Banana Blossom/Flower Stir Fry (Kesel Muwa / Vazhaipoo Poriyal)

Have you ever had a banana blossom? Try this spicy stir-fry with your rice and curry. You might even get addicted to it.

Course Side Dish, vegan, vegetarian
Prep Time 10 minutes
Cook Time 25 minutes
Total Time 35 minutes
Servings 2 -3 Servings
Author Fazna Irfan

Ingredients

  • 2-2.5 tbsp Olive oil
  • 2 Sun-dried chillies
  • 5-10 Curry leaves
  • 1/2 tsp Mustard seed
  • piece Pandan optional
  • 1 medium-size Onion chopped/thinly sliced
  • 1/2 medium-size Tomato diced small
  • 1 tsp Chili flakes
  • 1/2 tsp Turmeric powder
  • 1/2 tsp Chili powder
  • 1 tbs Maldive fish optional
  • 1/2 Banana blossom (1 cup) chopped and soaked in salt water

Instructions

  1. Start with peeling the first and second layers of dried petals of the banana blossom until you reach the soft pedal. 

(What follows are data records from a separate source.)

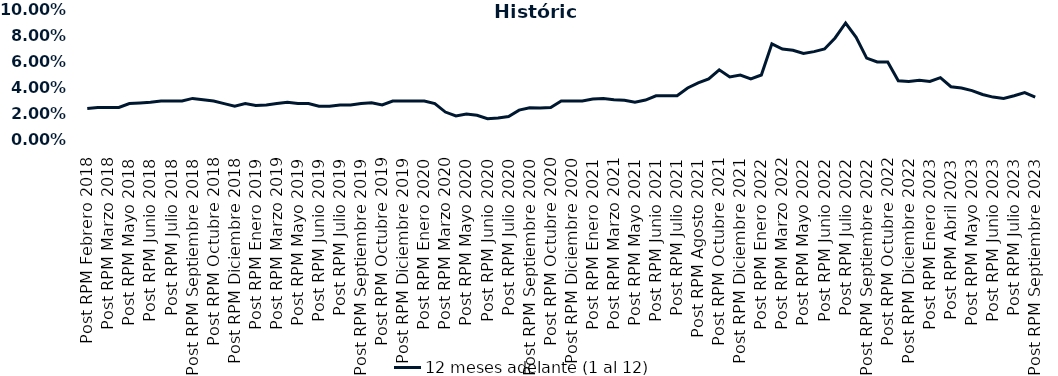
| Category | 12 meses adelante (1 al 12)  |
|---|---|
| Post RPM Febrero 2018 | 0.024 |
| Pre RPM Marzo 2018 | 0.025 |
| Post RPM Marzo 2018 | 0.025 |
| Pre RPM Mayo 2018 | 0.025 |
| Post RPM Mayo 2018 | 0.028 |
| Pre RPM Junio 2018 | 0.028 |
| Post RPM Junio 2018 | 0.029 |
| Pre RPM Julio 2018 | 0.03 |
| Post RPM Julio 2018 | 0.03 |
| Pre RPM Septiembre 2018 | 0.03 |
| Post RPM Septiembre 2018 | 0.032 |
| Pre RPM Octubre 2018 | 0.031 |
| Post RPM Octubre 2018 | 0.03 |
| Pre RPM Diciembre 2018 | 0.028 |
| Post RPM Diciembre 2018 | 0.026 |
| Pre RPM Enero 2019 | 0.028 |
| Post RPM Enero 2019 | 0.026 |
| Pre RPM Marzo 2019 | 0.027 |
| Post RPM Marzo 2019 | 0.028 |
| Pre RPM Mayo 2019 | 0.029 |
| Post RPM Mayo 2019 | 0.028 |
| Pre RPM Junio 2019 | 0.028 |
| Post RPM Junio 2019 | 0.026 |
| Pre RPM Julio 2019 | 0.026 |
| Post RPM Julio 2019 | 0.027 |
| Pre RPM Septiembre 2019 | 0.027 |
| Post RPM Septiembre 2019 | 0.028 |
| Pre RPM Octubre 2019 | 0.029 |
| Post RPM Octubre 2019 | 0.027 |
| Pre RPM Diciembre 2019 | 0.03 |
| Post RPM Diciembre 2019 | 0.03 |
| Pre RPM Enero 2020 | 0.03 |
| Post RPM Enero 2020 | 0.03 |
| Pre RPM Marzo 2020 | 0.028 |
| Post RPM Marzo 2020 | 0.022 |
| Pre RPM Mayo 2020 | 0.018 |
| Post RPM Mayo 2020 | 0.02 |
| Pre RPM Junio 2020 | 0.019 |
| Post RPM Junio 2020 | 0.016 |
| Pre RPM Julio 2020 | 0.017 |
| Post RPM Julio 2020 | 0.018 |
| Pre RPM Septiembre 2020 | 0.023 |
| Post RPM Septiembre 2020 | 0.025 |
| Pre RPM Octubre 2020 | 0.025 |
| Post RPM Octubre 2020 | 0.025 |
| Pre RPM Diciembre 2020 | 0.03 |
| Post RPM Diciembre 2020 | 0.03 |
| Pre RPM Enero 2021 | 0.03 |
| Post RPM Enero 2021 | 0.032 |
| Pre RPM Marzo 2021 | 0.032 |
| Post RPM Marzo 2021 | 0.031 |
| Pre RPM Mayo 2021 | 0.03 |
| Post RPM Mayo 2021 | 0.029 |
| Pre RPM Junio 2021 | 0.031 |
| Post RPM Junio 2021 | 0.034 |
| Pre RPM Julio 2021 | 0.034 |
| Post RPM Julio 2021 | 0.034 |
| Pre RPM Agosto 2021 | 0.04 |
| Post RPM Agosto 2021 | 0.044 |
| Pre RPM Octubre 2021 | 0.047 |
| Post RPM Octubre 2021 | 0.054 |
| Pre RPM Diciembre 2021 | 0.048 |
| Post RPM Diciembre 2021 | 0.05 |
| Pre RPM Enero 2022 | 0.047 |
| Post RPM Enero 2022 | 0.05 |
| Pre RPM Marzo 2022 | 0.074 |
| Post RPM Marzo 2022 | 0.07 |
| Pre RPM Mayo 2022 | 0.069 |
| Post RPM Mayo 2022 | 0.066 |
| Pre RPM Junio 2022 | 0.068 |
| Post RPM Junio 2022 | 0.07 |
| Pre RPM Julio 2022 | 0.078 |
| Post RPM Julio 2022 | 0.09 |
| Pre RPM Septiembre 2022 | 0.079 |
| Post RPM Septiembre 2022 | 0.063 |
| Pre RPM Octubre 2022 | 0.06 |
| Post RPM Octubre 2022 | 0.06 |
| Pre RPM Diciembre 2022 | 0.046 |
| Post RPM Diciembre 2022 | 0.045 |
| Pre RPM Enero 2023 | 0.046 |
| Post RPM Enero 2023 | 0.045 |
| Pre RPM Abril 2023 | 0.048 |
| Post RPM Abril 2023 | 0.041 |
| Pre RPM Mayo 2023 | 0.04 |
| Post RPM Mayo 2023 | 0.038 |
| Pre RPM Junio 2023 | 0.035 |
| Post RPM Junio 2023 | 0.033 |
| Pre RPM Julio 2023 | 0.032 |
| Post RPM Julio 2023 | 0.034 |
| Pre RPM Septiembre 2023 | 0.036 |
| Post RPM Septiembre 2023 | 0.033 |

  2. Chop the rest of the blossom thinly (if using half, cling wrap the other half and leave it in the refrigerator for another day). Soak them in a bowl of salty water for a few minutes to reduce the bitterness.


  3. On medium heat, use a saucepan or pot to add the olive oil, sun-dried chillies, curry leaves, and mustard seeds. 


  4. Mix it a few seconds before adding the sliced onions, diced tomatoes, and the pandan piece. Mix well then let the onions cook for about 5 minutes with or without the lids.


  5. Mx often and add a half tablespoon of oil and lower the heat only if needed (only when the onions are burning the bottom or if it seems like dry and smoking up, otherwise oil is not needed). 


  6. Add the chilli flakes, chilli powder, and turmeric powder. Let it cook for 5 more minutes. 


  7. Drain the salt water off from the banana blossom. Then throw in the maldive fish (optional) as well as the chopped banana blossoms into the pot. 


  8. Mix them all well and let it cook for 10 minutes. When it is done you can serve this delicious vegetable with white rice and curry.